The night before being introduced to McCartney, “I didn’t sleep a wink, of course,” he says. He thought back to his first record player, which he got at age 4; he’d sit in front of the speakers for hours on end, playing and replaying the albums “Meet the Beatles,” “Sgt. Pepper’s Lonely Hearts Club Band,” and “The White Album” (as well as a cherished 45 of Earth, Wind and Fire’s “Shining Star”).
“That was very formative for me,” says Laboriel. “Melodically, rhythmically, arrangement-wise – it all fascinated me.”
In fact, his father has his own Beatles history, dating back to the group’s earliest days. Signed to Capitol Records in his native Mexico with a garage band called Las Profetas, he recorded Spanish-language covers of his labelmates’ songs even as they were still on the international pop charts. The family is trying to track down copies of those records.
From the beginning, Laboriel says, McCartney recognized his ability and encouraged him to use it.
“It all felt very natural. He never said, ‘Oh, could you play it more like Ringo [Starr] or Denny [Seiwell, drummer with McCartney’s band Wings].’ The cool thing about Paul is he’s very much into exploring the music, rather than dictating it.”
Now beginning their second decade together, McCartney’s solo band is working on their fourth studio album. Six years since their last, “Memory Almost Full” (McCartney’s most recent album, last year’s “Kisses on the Bottom,” was a collection of Great American Songbook standards), they have “a wealth of material” amassed, says Laboriel.

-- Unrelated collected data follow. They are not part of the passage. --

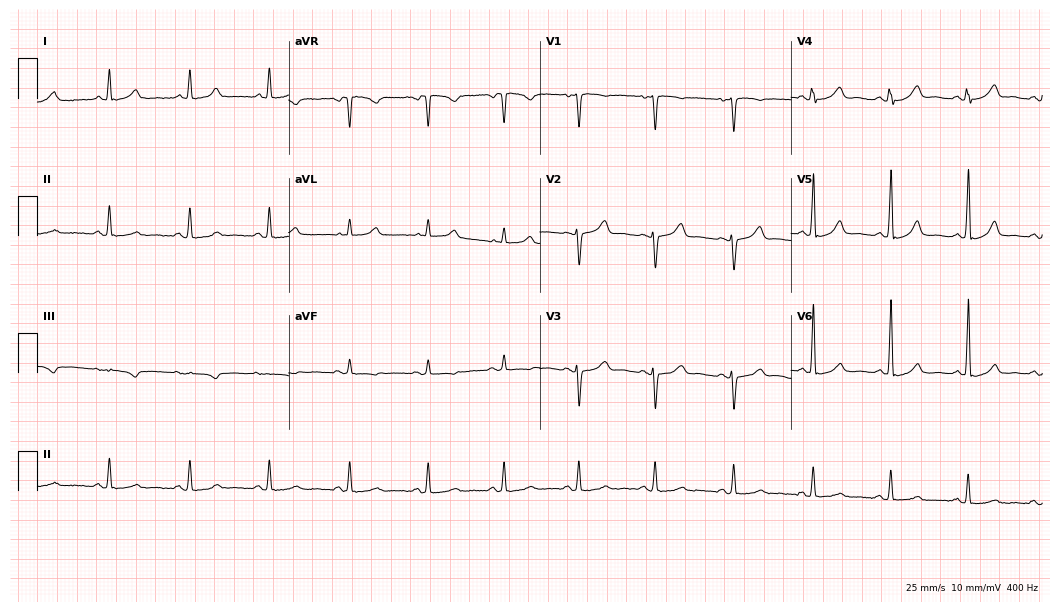
ECG (10.2-second recording at 400 Hz) — a 45-year-old female. Screened for six findings — first-degree AV block, right bundle branch block, left bundle branch block, sinus bradycardia, atrial fibrillation, sinus tachycardia — none is recorded.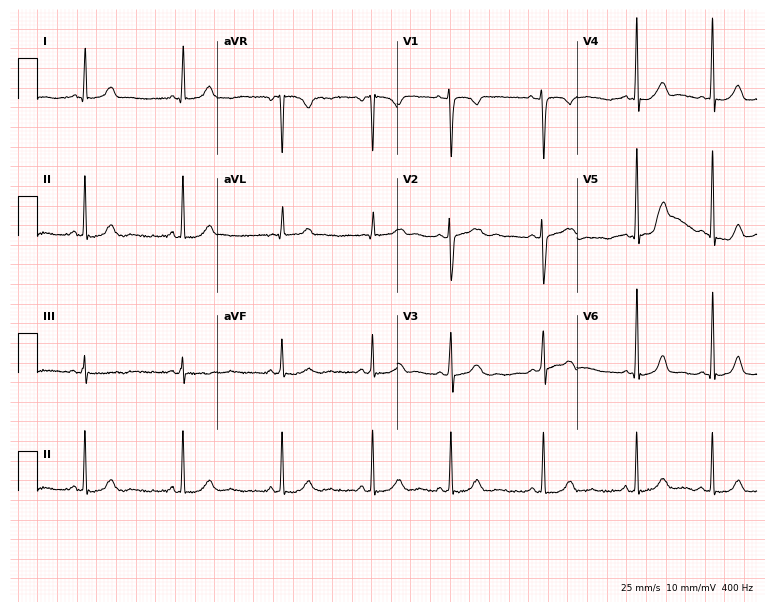
ECG (7.3-second recording at 400 Hz) — a woman, 28 years old. Labelled as a normal ECG.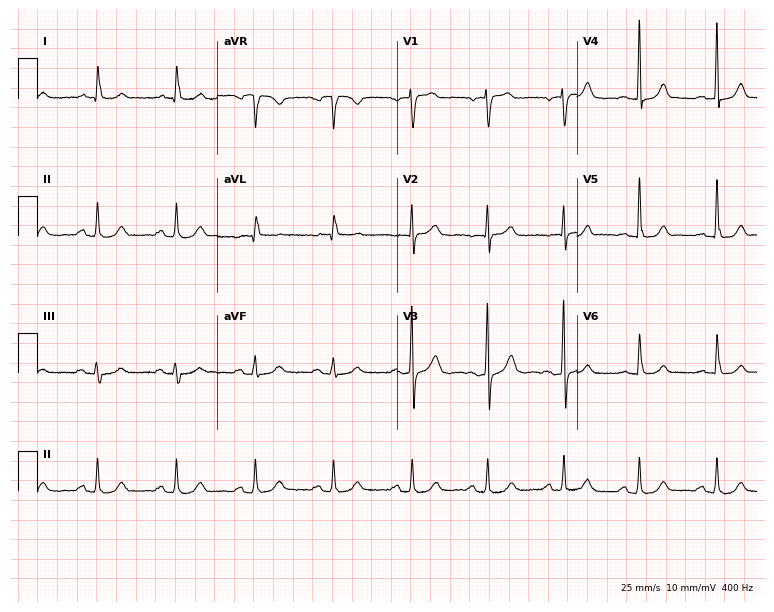
Resting 12-lead electrocardiogram. Patient: a 77-year-old man. Read as a normal ECG.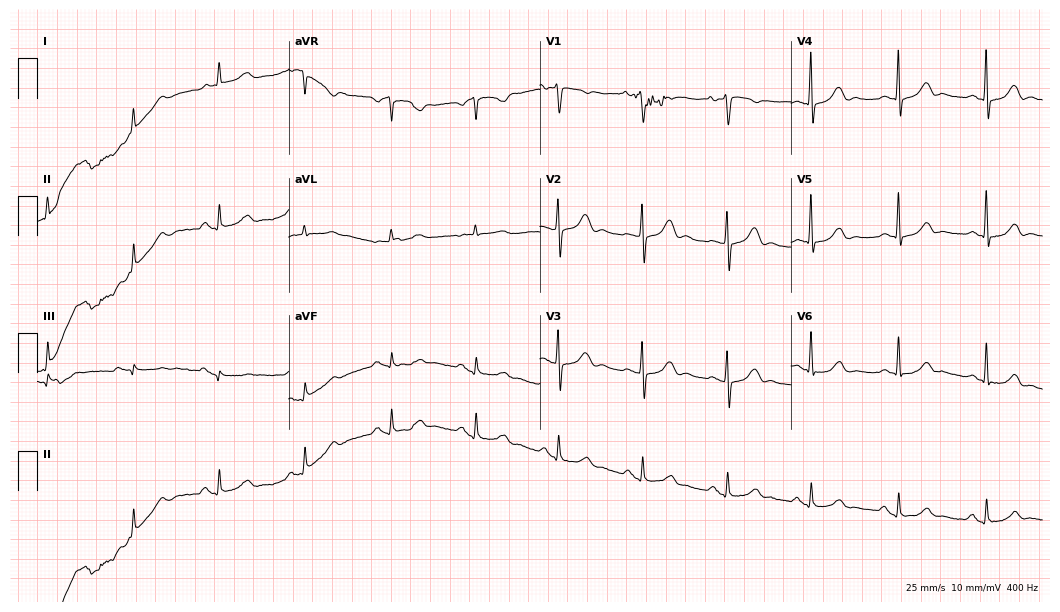
Standard 12-lead ECG recorded from a woman, 71 years old (10.2-second recording at 400 Hz). None of these six findings is recorded: first-degree AV block, right bundle branch block, left bundle branch block, sinus bradycardia, atrial fibrillation, sinus tachycardia. Other findings, if any, are not listed.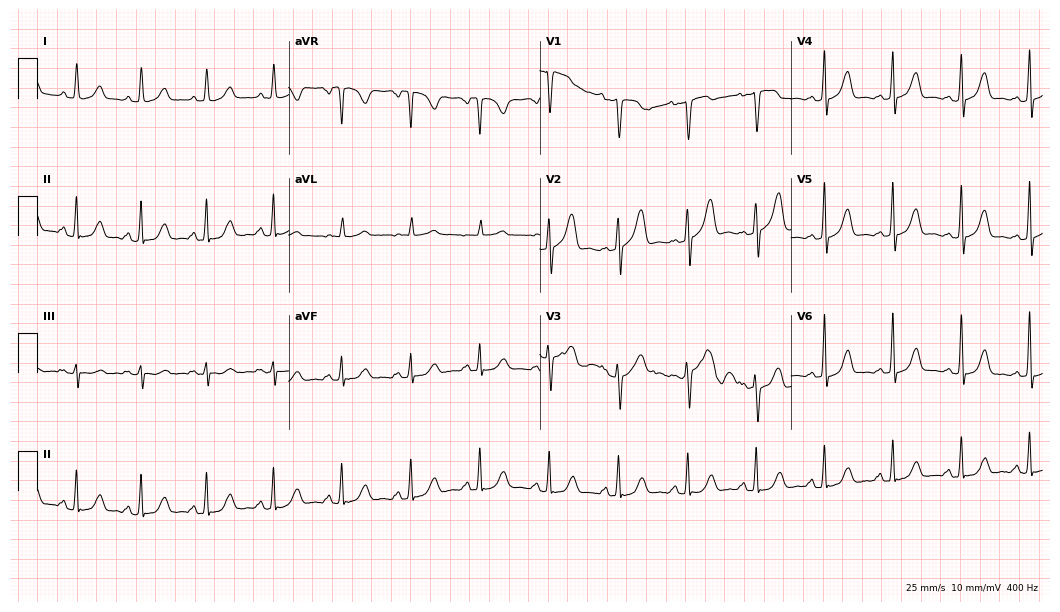
Standard 12-lead ECG recorded from a female, 46 years old (10.2-second recording at 400 Hz). Read as a normal ECG.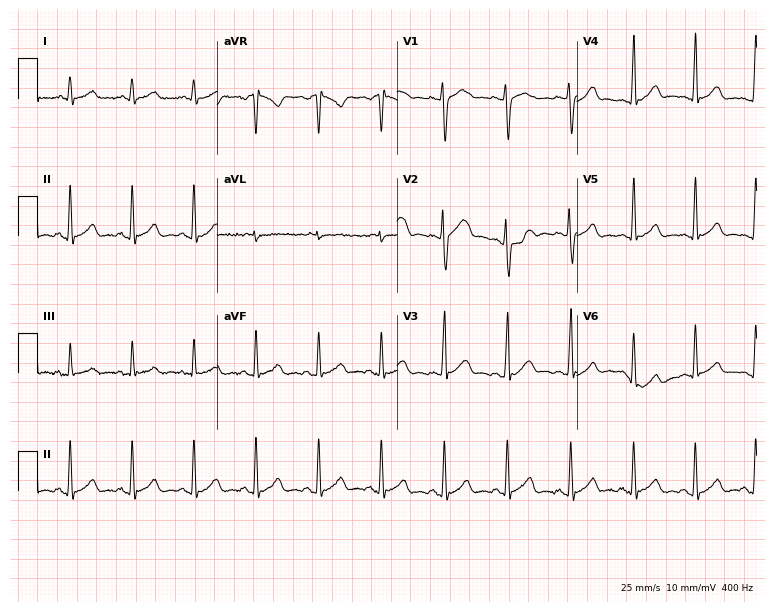
Standard 12-lead ECG recorded from a female patient, 18 years old (7.3-second recording at 400 Hz). Read as a normal ECG.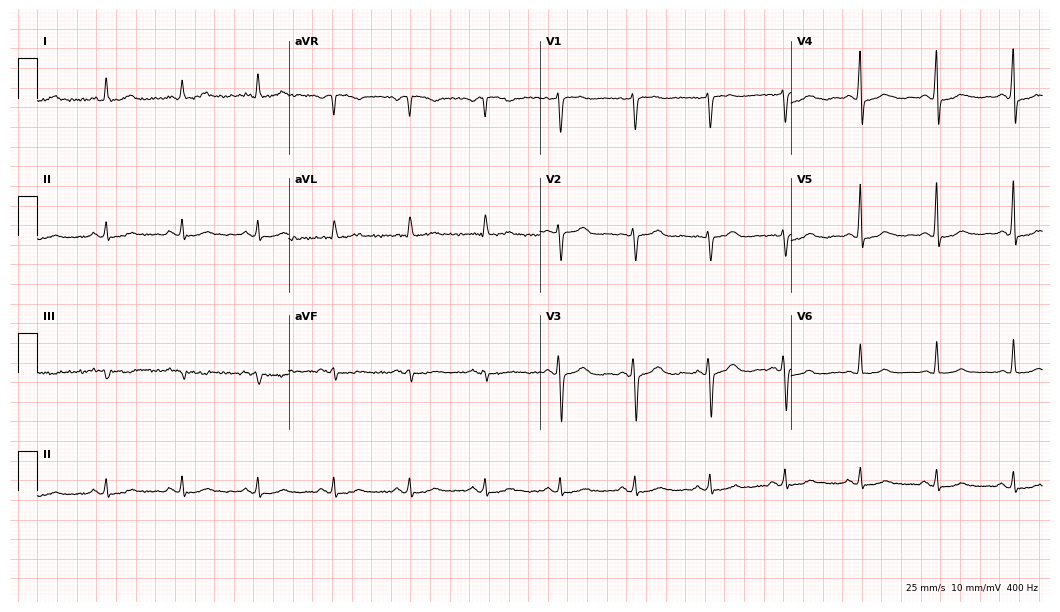
Standard 12-lead ECG recorded from a woman, 62 years old (10.2-second recording at 400 Hz). None of these six findings is recorded: first-degree AV block, right bundle branch block, left bundle branch block, sinus bradycardia, atrial fibrillation, sinus tachycardia. Findings outside these six are not listed.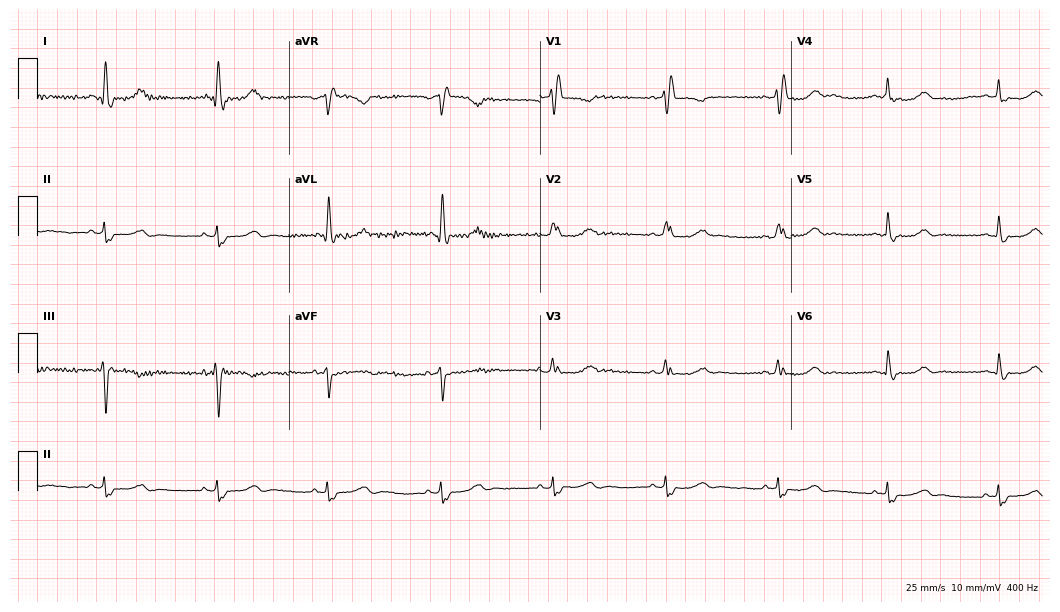
12-lead ECG from a 64-year-old female patient. No first-degree AV block, right bundle branch block, left bundle branch block, sinus bradycardia, atrial fibrillation or sinus tachycardia recorded for this tracing. Only these six findings were labelled.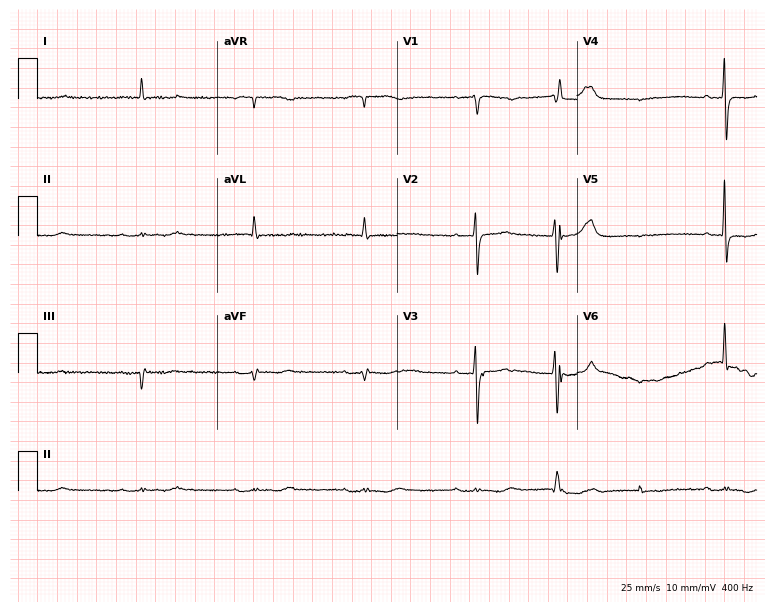
12-lead ECG (7.3-second recording at 400 Hz) from an 85-year-old female. Screened for six findings — first-degree AV block, right bundle branch block, left bundle branch block, sinus bradycardia, atrial fibrillation, sinus tachycardia — none is recorded. Only these six findings were labelled.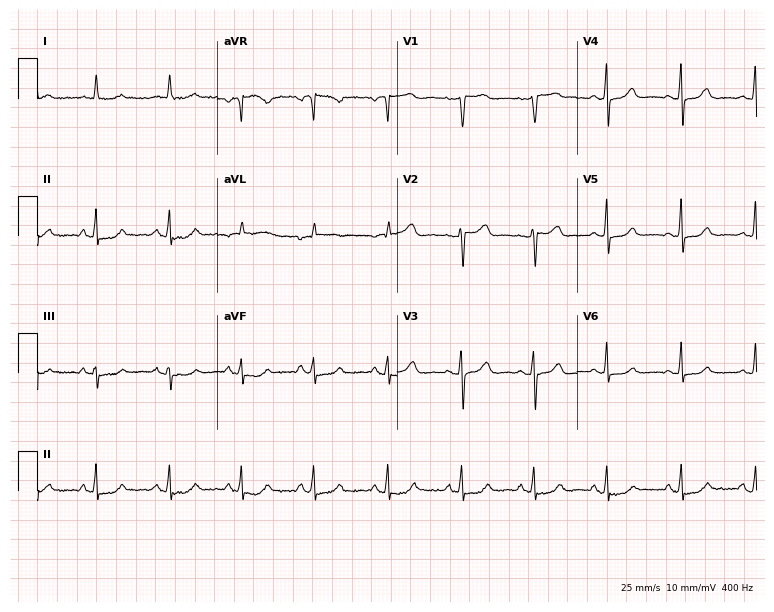
Standard 12-lead ECG recorded from a 40-year-old female (7.3-second recording at 400 Hz). Read as a normal ECG.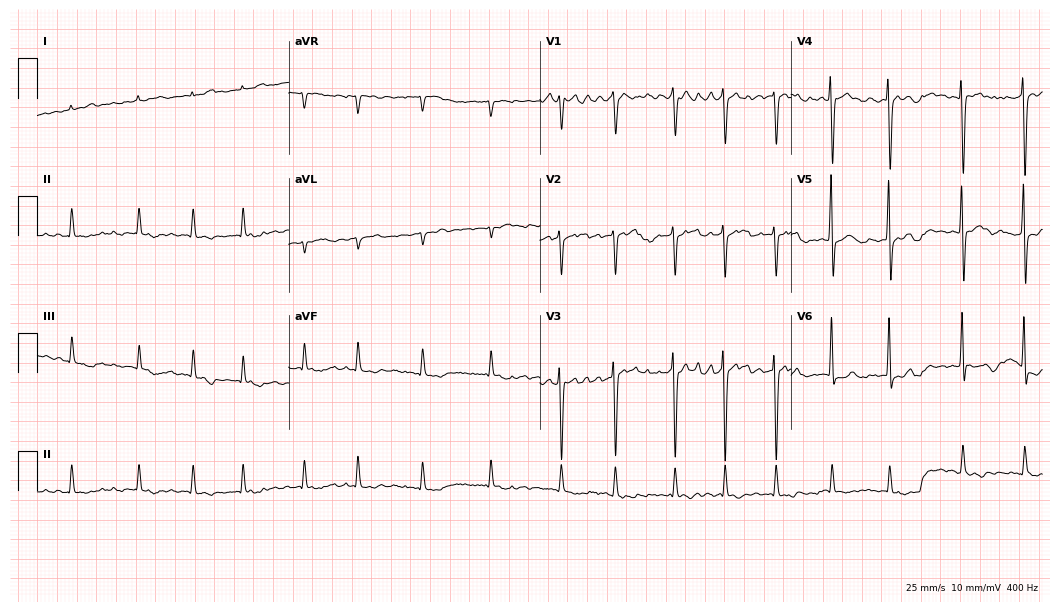
12-lead ECG from a woman, 71 years old (10.2-second recording at 400 Hz). Shows atrial fibrillation.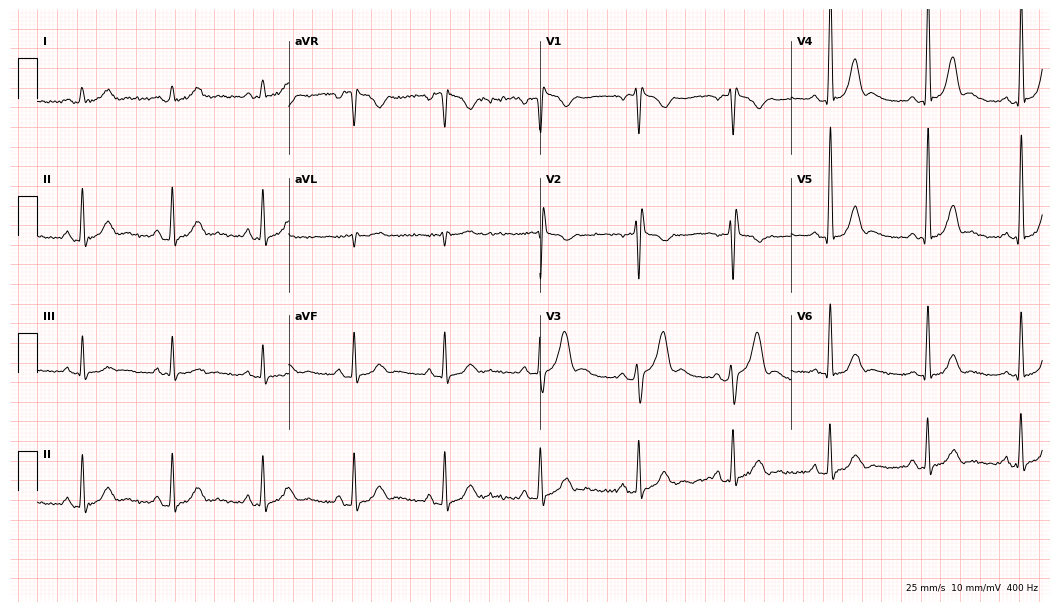
12-lead ECG from a male, 35 years old. No first-degree AV block, right bundle branch block (RBBB), left bundle branch block (LBBB), sinus bradycardia, atrial fibrillation (AF) or sinus tachycardia recorded for this tracing. Other findings, if any, are not listed.

“It’s exciting,” he says. “A lot of different styles. It’s very youthful – aggressively rock at times, and singer-songwriter, insular and intimate, at others.”
Despite his age, McCartney remains an inspiration, he says. “He has boundless energy. At the end of an almost three-hour show, I’m completely wiped out. I’ve run the marathon. It’s amazing – he’s still bouncing around.
“The truth is, every time he gets onstage, he’s enjoying himself beyond anything. That gives us confidence that there’s no sign of this gig slowing down. He loves being in front of the audience, with his band, rocking out.”